▶ _WHAT THIS TASK INVOLVES_
All of the records below should be retyped exactly, with no pictures included.

# # #

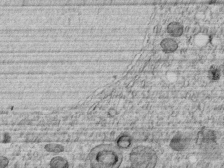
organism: C. elegans
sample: C. elegans embryo early stage
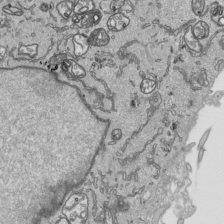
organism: Human
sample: Mitochondria in HCT116 cells
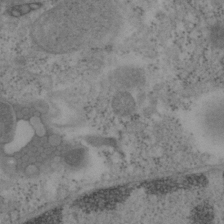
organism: Mouse
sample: OT-I killer T cells with ID8 ovarian cancer cells
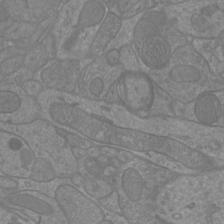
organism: Mouse
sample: Cortical neurons
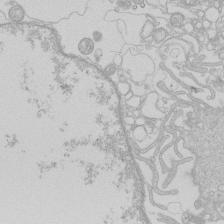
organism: Human
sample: Macrophage cells
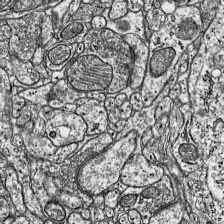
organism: Mouse
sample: Visual Cortex
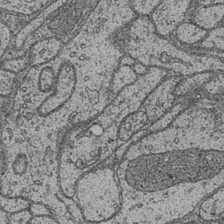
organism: Drosophila
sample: Optic medulla
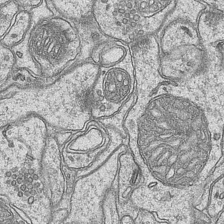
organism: Mouse
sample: CA1 Hippocampus
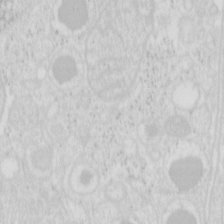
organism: Mouse
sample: Pancreas
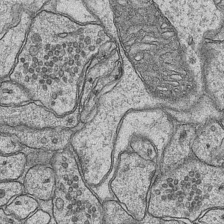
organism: Mouse
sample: CA1 Hippocampus
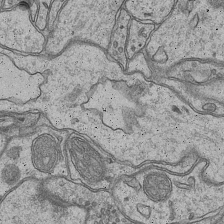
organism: Mouse
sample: CA1 Hippocampus
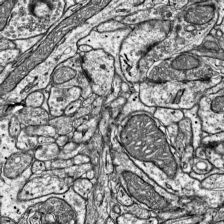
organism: Mouse
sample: Visual Cortex
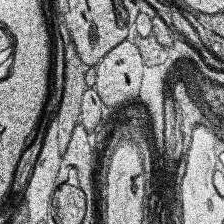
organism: Human
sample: Temporal Lobe
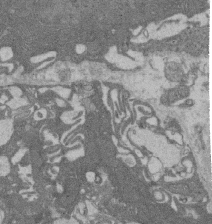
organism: Rat
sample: Salivary granule
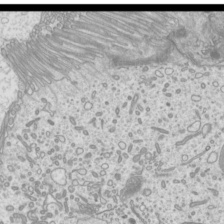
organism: Mouse
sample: Cilia; mouse epididymis
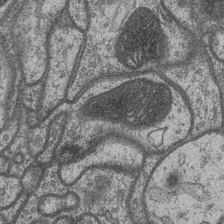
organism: Drosophila
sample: Optic medulla
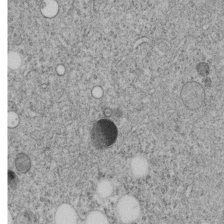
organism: C. elegans
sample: C. elegans embryo early stage
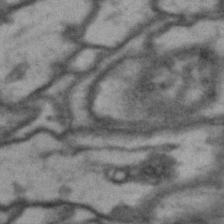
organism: Drosophila
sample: Brain
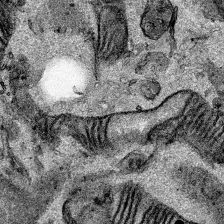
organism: Human
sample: Mitochondria in HCT116 cells
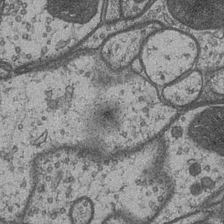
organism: Drosophila
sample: Optic medulla
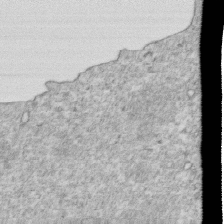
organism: Mouse
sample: Activated OT-1 CD8+ T cells
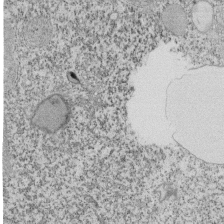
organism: Tetrahymena
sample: Cilia in tetrahymena
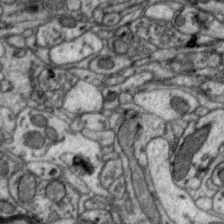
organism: Zebra finch
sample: Brain
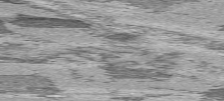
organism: C57BL Mouse
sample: Heart
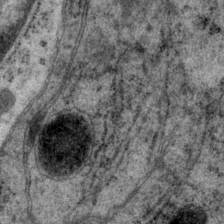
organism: P. pacificus
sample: Pharynx
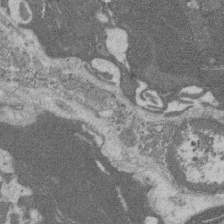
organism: Rat
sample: Salivary granule
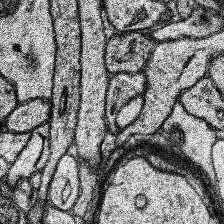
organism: Human
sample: Temporal Lobe
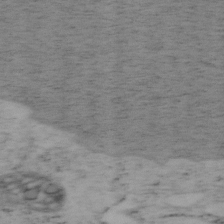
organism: Mouse
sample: OT-I killer T cells with ID8 ovarian cancer cells
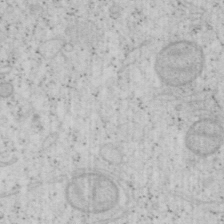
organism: Human
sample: HeLa cells
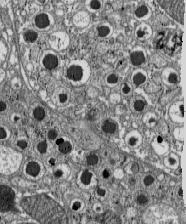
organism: C57BL Mouse
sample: Pancreatic islet
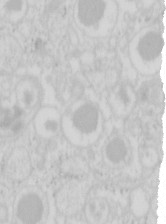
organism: Mouse
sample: Pancreas
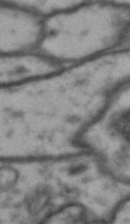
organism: Drosophila
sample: Brain
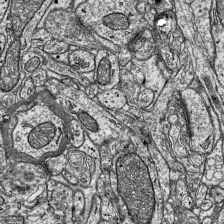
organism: Mouse
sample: Visual Cortex
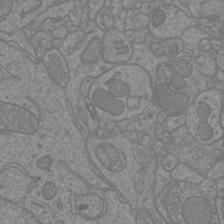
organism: Mouse
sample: Cortical neurons
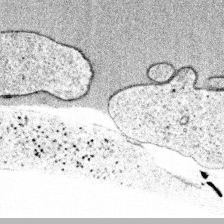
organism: Human
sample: HeLa cells
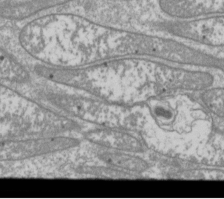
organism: Drosophila
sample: Cell division; meiosis; drosophila spermatocytes
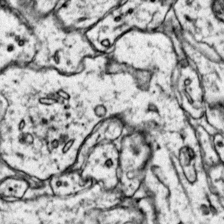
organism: Mouse
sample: Primary visual cortex
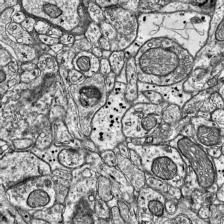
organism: Mouse
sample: Visual Cortex
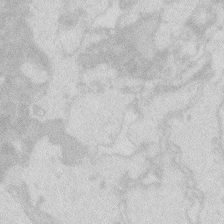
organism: Zebrafish
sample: Macrophage
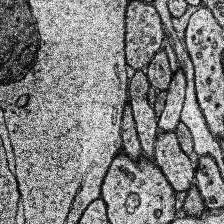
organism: Human
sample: Temporal Lobe
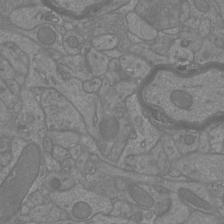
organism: Mouse
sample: Cortical neurons
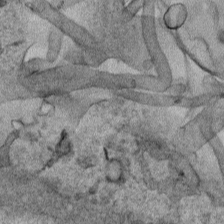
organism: Human
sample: Mitochondria in HCT116 cells
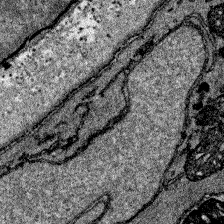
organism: Zebrafish
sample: Larval olfactory bulb
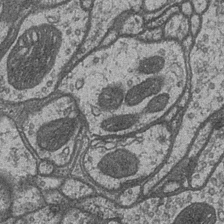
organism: Drosophila
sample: Optic medulla
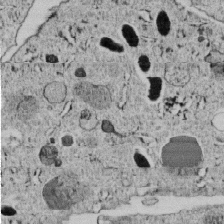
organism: C. elegans
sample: C. elegans embryo early stage
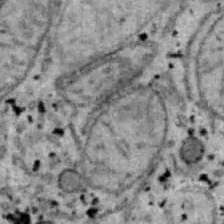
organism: Mouse
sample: Liver from an obese (ob/ob) mouse
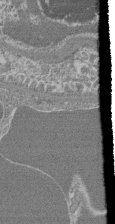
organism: Mouse
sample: Glomerulus
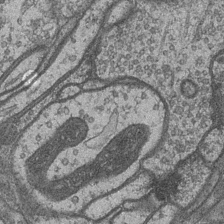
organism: Drosophila
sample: Optic medulla
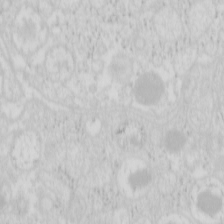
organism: Mouse
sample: Pancreas
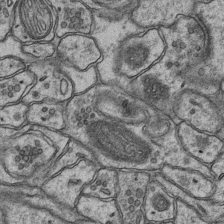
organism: Mouse
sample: CA1 Hippocampus
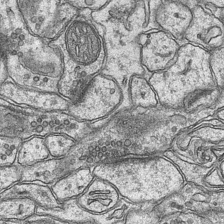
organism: Mouse
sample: CA1 Hippocampus
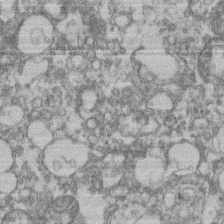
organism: Mouse
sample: T cell stromal cell synapse
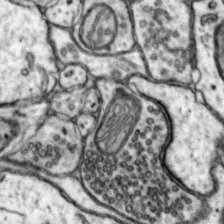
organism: Mouse
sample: Nucleus accumbens
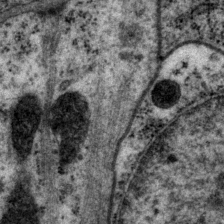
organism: P. pacificus
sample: Pharynx
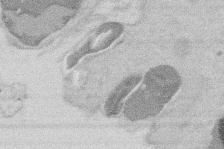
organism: Mouse
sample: T cell stromal cell synapse
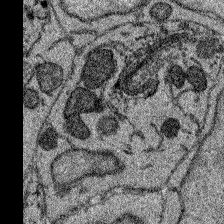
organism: Zebrafish
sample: Larval olfactory bulb
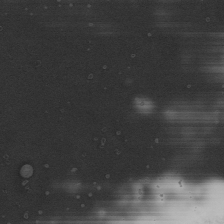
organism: Mouse
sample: Cilia; mouse epididymis
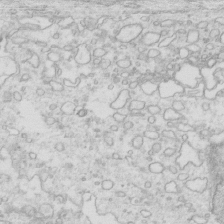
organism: Mouse
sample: Multiciliated cells
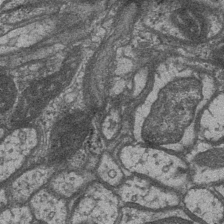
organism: Drosophila
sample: Optic medulla
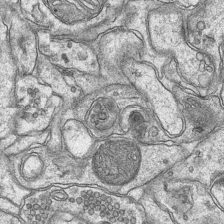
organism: Mouse
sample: CA1 Hippocampus
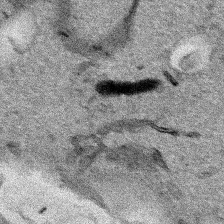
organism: Human
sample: Mitochondria in HCT116 cells
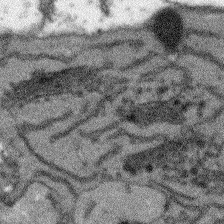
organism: Arabidopsis thaliana
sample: Root tip
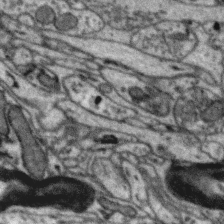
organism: Zebra finch
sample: Brain
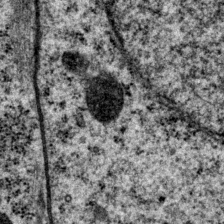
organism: P. pacificus
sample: Pharynx
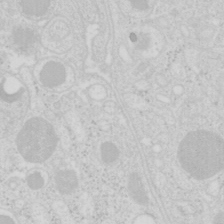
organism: Mouse
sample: Pancreas
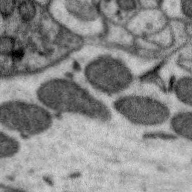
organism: Zebra finch
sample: Brain
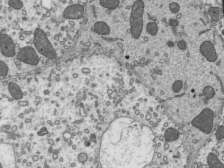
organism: Mouse
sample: Mouse epididymis efferent ductule cilia
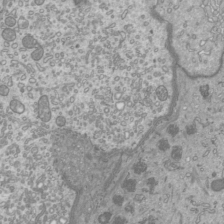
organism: Mouse
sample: Cilia; mouse epididymis
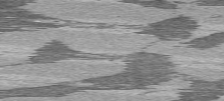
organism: C57BL Mouse
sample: Heart
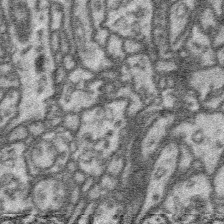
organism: Platynereis dumerilii
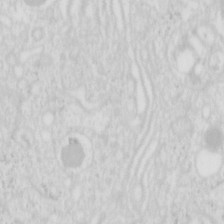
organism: Mouse
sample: Pancreas
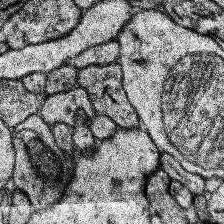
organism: Human
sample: Temporal Lobe
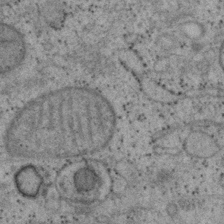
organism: Human
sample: HeLa cells
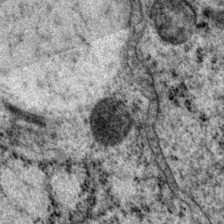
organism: P. pacificus
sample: Pharynx
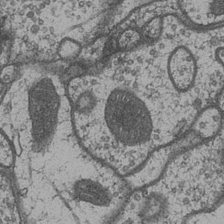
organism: Drosophila
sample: Optic medulla
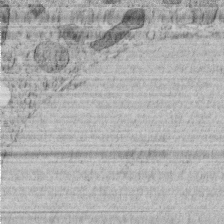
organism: C. elegans
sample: C. elegans embryo early stage
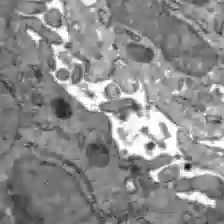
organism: C57BL Mouse
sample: Liver
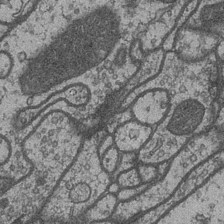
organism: Drosophila
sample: Optic medulla
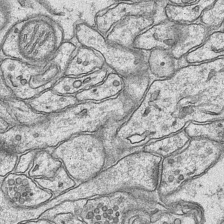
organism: Mouse
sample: CA1 Hippocampus
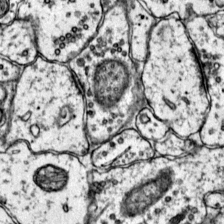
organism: Mouse
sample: Primary visual cortex
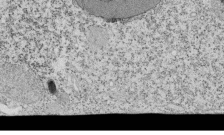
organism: Tetrahymena
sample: Cilia in tetrahymena
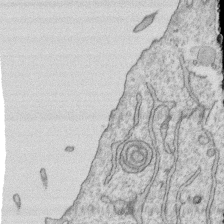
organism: Human
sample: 1205lu cells
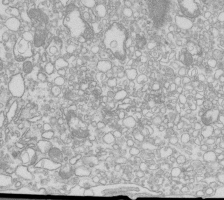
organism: Mouse
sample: Macrophages
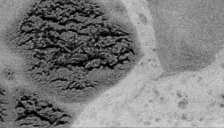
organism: Embia sp.
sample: Silk gland
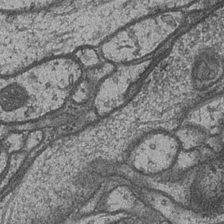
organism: Drosophila
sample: Optic medulla
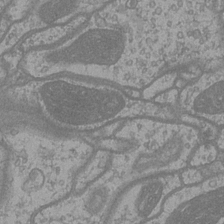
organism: Drosophila
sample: Optic medulla
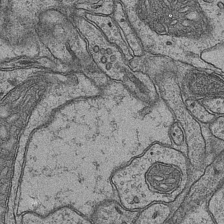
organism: Mouse
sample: CA1 Hippocampus
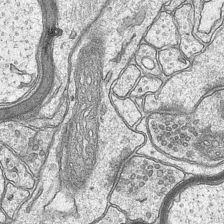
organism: Mouse
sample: CA1 Hippocampus
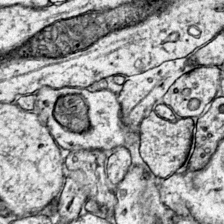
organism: Mouse
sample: Primary visual cortex
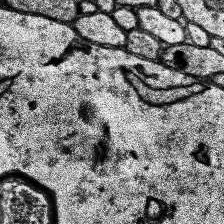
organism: Human
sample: Temporal Lobe
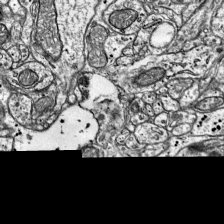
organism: Mouse
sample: Visual Cortex
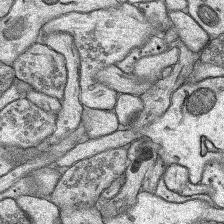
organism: Rat
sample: Hippocampus
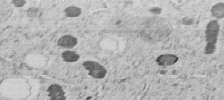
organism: C. elegans
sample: C. elegans embryo early stage
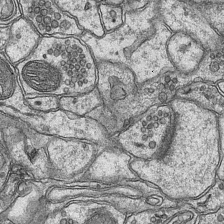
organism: Mouse
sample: CA1 Hippocampus
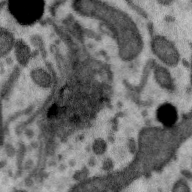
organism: Zebra finch
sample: Brain
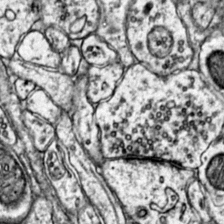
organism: Mouse
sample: Primary visual cortex
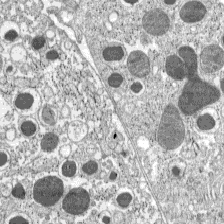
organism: C57BL Mouse
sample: Pancreatic islet
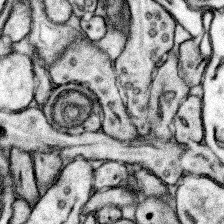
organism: Mouse
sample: Somatosensory cortex neuropil
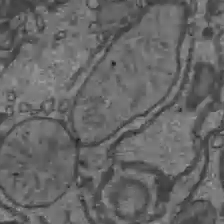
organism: C57BL Mouse
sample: Liver
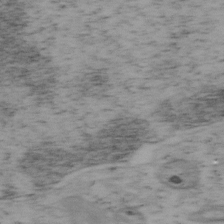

# # #

▶ _SOLUTION FOR THIS EXERCISE_
organism: C. elegans
sample: C. elegans embryo early stage
organism: Human
sample: Mitochondria in HCT116 cells
organism: Mouse
sample: OT-I killer T cells with ID8 ovarian cancer cells
organism: Mouse
sample: Cortical neurons
organism: Human
sample: Macrophage cells
organism: Mouse
sample: Visual Cortex
organism: Drosophila
sample: Optic medulla
organism: Mouse
sample: CA1 Hippocampus
organism: Mouse
sample: Pancreas
organism: Mouse
sample: CA1 Hippocampus
organism: Mouse
sample: CA1 Hippocampus
organism: Mouse
sample: Visual Cortex
organism: Human
sample: Temporal Lobe
organism: Rat
sample: Salivary granule
organism: Mouse
sample: Cilia; mouse epididymis
organism: Drosophila
sample: Optic medulla
organism: C. elegans
sample: C. elegans embryo early stage
organism: Drosophila
sample: Brain
organism: Human
sample: Mitochondria in HCT116 cells
organism: Drosophila
sample: Optic medulla
organism: Mouse
sample: Activated OT-1 CD8+ T cells
organism: Tetrahymena
sample: Cilia in tetrahymena
organism: Zebra finch
sample: Brain
organism: C57BL Mouse
sample: Heart
organism: P. pacificus
sample: Pharynx
organism: Rat
sample: Salivary granule
organism: Human
sample: Temporal Lobe
organism: Mouse
sample: OT-I killer T cells with ID8 ovarian cancer cells
organism: Human
sample: HeLa cells
organism: C57BL Mouse
sample: Pancreatic islet
organism: Mouse
sample: Pancreas
organism: Drosophila
sample: Brain
organism: Mouse
sample: Visual Cortex
organism: Mouse
sample: Cortical neurons
organism: Human
sample: HeLa cells
organism: Drosophila
sample: Cell division; meiosis; drosophila spermatocytes
organism: Mouse
sample: Primary visual cortex
organism: Mouse
sample: Visual Cortex
organism: Zebrafish
sample: Macrophage
organism: Human
sample: Temporal Lobe
organism: Mouse
sample: Cortical neurons
organism: Human
sample: Mitochondria in HCT116 cells
organism: Zebrafish
sample: Larval olfactory bulb
organism: Drosophila
sample: Optic medulla
organism: C. elegans
sample: C. elegans embryo early stage
organism: Mouse
sample: Liver from an obese (ob/ob) mouse
organism: Mouse
sample: Glomerulus
organism: Drosophila
sample: Optic medulla
organism: Mouse
sample: Pancreas
organism: Mouse
sample: CA1 Hippocampus
organism: Mouse
sample: CA1 Hippocampus
organism: Mouse
sample: T cell stromal cell synapse
organism: Mouse
sample: Nucleus accumbens
organism: P. pacificus
sample: Pharynx
organism: Mouse
sample: T cell stromal cell synapse
organism: Zebrafish
sample: Larval olfactory bulb
organism: Mouse
sample: Cilia; mouse epididymis
organism: Mouse
sample: Multiciliated cells
organism: Drosophila
sample: Optic medulla
organism: Mouse
sample: CA1 Hippocampus
organism: Human
sample: Mitochondria in HCT116 cells
organism: Arabidopsis thaliana
sample: Root tip
organism: Zebra finch
sample: Brain
organism: P. pacificus
sample: Pharynx
organism: Mouse
sample: Pancreas
organism: Zebra finch
sample: Brain
organism: Mouse
sample: Mouse epididymis efferent ductule cilia
organism: Mouse
sample: Cilia; mouse epididymis
organism: C57BL Mouse
sample: Heart
organism: Platynereis dumerilii
organism: Mouse
sample: Pancreas
organism: Human
sample: Temporal Lobe
organism: Human
sample: HeLa cells
organism: P. pacificus
sample: Pharynx
organism: Drosophila
sample: Optic medulla
organism: C. elegans
sample: C. elegans embryo early stage
organism: C57BL Mouse
sample: Liver
organism: Drosophila
sample: Optic medulla
organism: Mouse
sample: CA1 Hippocampus
organism: Mouse
sample: Primary visual cortex
organism: Tetrahymena
sample: Cilia in tetrahymena
organism: Human
sample: 1205lu cells
organism: Mouse
sample: Macrophages
organism: Embia sp.
sample: Silk gland
organism: Drosophila
sample: Optic medulla
organism: Drosophila
sample: Optic medulla
organism: Mouse
sample: CA1 Hippocampus
organism: Mouse
sample: CA1 Hippocampus
organism: Mouse
sample: Primary visual cortex
organism: Human
sample: Temporal Lobe
organism: Mouse
sample: Visual Cortex
organism: Rat
sample: Hippocampus
organism: C. elegans
sample: C. elegans embryo early stage
organism: Mouse
sample: CA1 Hippocampus
organism: Zebra finch
sample: Brain
organism: Mouse
sample: Primary visual cortex
organism: C57BL Mouse
sample: Pancreatic islet
organism: Mouse
sample: Somatosensory cortex neuropil
organism: C57BL Mouse
sample: Liver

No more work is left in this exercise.